The Silk Road on the Sea in the New Millennium

The Silk Road on the Sea in the New Millennium

On behalf of the Japanese people, I would like to extend a heartfelt appreciation on the April 18 decision by the Kuwaiti government on offering five million barrels of crude oil (equivalent to 45 billion yen) in grant aid to help us recover from the 3.11 Major Earthquake in East Japan.

For Japan which is lacking in oil resources, promoting the independently developed crude oil has been the crucial national policy since after the World War Ⅱ.For the Kuwaiti people, it might have been a heavy bet to conclude contracts with the Japanese people almost unknown to them. But the first trail drilling of the undersea oil field at the offshore of Khafji was miraculously successful, which solved all the difficult problems both countries had. This year, after fifty years since we were blessed with a really happy start, we would like to sail on the sea of new good fortune in the future.

Oil drillings in the Middle East hit their strides after the World WarⅡ.As you know well, the Adventures of Sinbad of the Arabian Nights was filmed and it created a big boom. In fact, there was the success in the oil developing business behind the scene.

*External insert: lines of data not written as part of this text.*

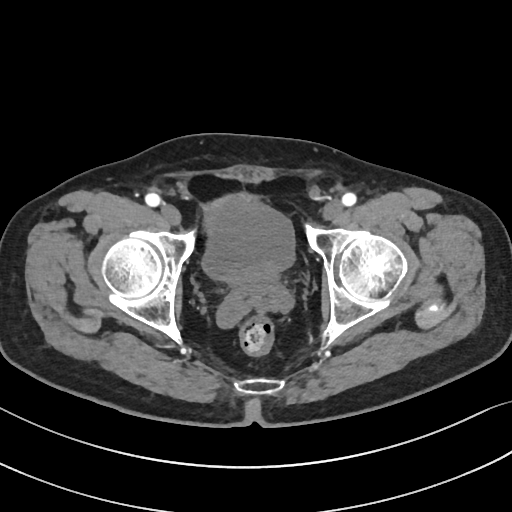

Abdominal CT · axial plane, index 36 · scan has 15 labeled organs (that count is for the whole scan; organs this slice misses have no box)
<organs><organ name="bladder" x1="203" y1="195" x2="294" y2="279"/><organ name="prostate/uterus" x1="228" y1="266" x2="277" y2="290"/></organs>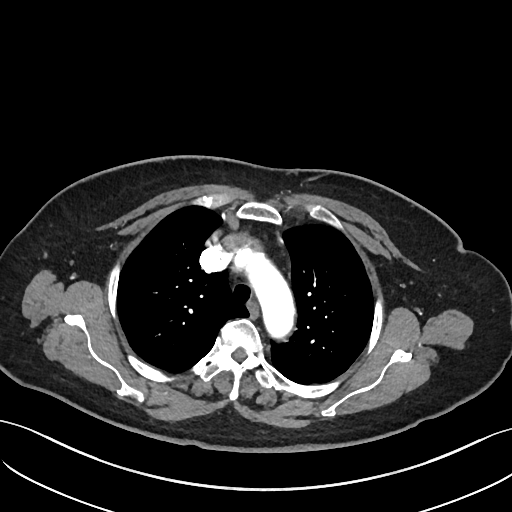
Chest-level CT slice, above the liver and spleen. axial view. 15 organs annotated in this scan (counted over the whole 3D scan, not this slice; an organ is boxed only where this slice passes through it)
At this level of the chest no structure but the esophagus and the aorta has a label in this dataset, and those two are boxed only where they are labeled.
{"organs":{"aorta":[243,253,297,341],"esophagus":[247,302,258,317]}}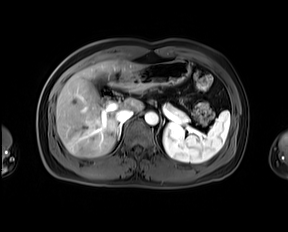
Magnetic resonance imaging, abdomen; axial view; percentile-normalized; 288x232 px
Each box given as x1,y1,x2,y2. Labeled organs on this slice: spleen at x1=163, y1=111, x2=229, y2=163, liver at x1=56, y1=60, x2=144, y2=157, stomach at x1=120, y1=60, x2=190, y2=91, aorta at x1=144, y1=111, x2=158, y2=125, inferior vena cava at x1=116, y1=110, x2=133, y2=122, pancreas at x1=164, y1=103, x2=189, y2=122, right adrenal gland at x1=117, y1=124, x2=121, y2=139, duodenum at x1=108, y1=80, x2=120, y2=87.

The Arabian Nights were compiled at the end of the eighth century at the golden age of the Abassid Dynasty. Baghdad in those days was the center of the great Eurasian commercial area with the main routes of the Silk Road. Merchant ships eager to obtain silk sailed on the Silk Road water routes and reached China. Dhows in those days were famous as traditional wooden sailing ships in the Islamic world-they were called Muslim ships-and were used in the Arabian Peninsula, India and East African inshore. The Silk Road land routes were repeatedly interrupted by wars and the policies of empires, but the Silk Road water routes remained relatively unchanged and kept on developing. During the age of the Ottoman Empire, Iraq was completely ruled by it. Compared with Basra (in Iraq) which was highly urbanized, the Empire paid less attention to Kuwait which is situated farther from it.

Nevertheless, Kuwait then was an important land route between Mesopotamia in the north and the Arabian Peninsula in the south, and the Kuwait Bay commanding the view of Failaka Island was an important trading place in the Persian Bay. Moreover, it is true that Kuwait then occupied the important trading position enjoying more liberty and easier trading activities under the Ottoman’s rule.

Supported by such a geopolitical background, Kuwait developed the method of construction and the navigation of the Dhow and came to play an important role in the maritime trade. Kuwaitis (then called Al-Qrain) began to enter into fishery and trade and laid the foundation of the Arabian Maritime Era.

Taking the advantage of this foundation, the Al-Sabah Family of the Utbi Clan, who immigrated to Kuwait in the eighteenth century, fostered a more just, fair and safe trading environment. As a result, at the end of the eighteenth century, in the regions of north-west coast of India as well as Arabian Gulf, Kuwait surpassed Muscat (present Bahrain) and soon became even a rival of Basra.

Kuwaiti merchant ships in the 1860’s rose above those of Bahrain and became largest in the scale in the Gulf region. English explorer William wrote, “Kuwait is the most active port among the ports of the Persian Bay.” Kuwaiti maritime trade had been proud of its history and tradition of about three centuries, until oil industry replaced it in 1940.

Today, at the starting stage of proceeding to the Third Millennium, it is not a sudden action for Kuwait to have put up the target to pursue “the Growth and Development as a Trading Center of the World”. Kuwait is determined to achieve another great stride as a land and sea trading nation, by constructing a network on the trading routes of the desert and the sea.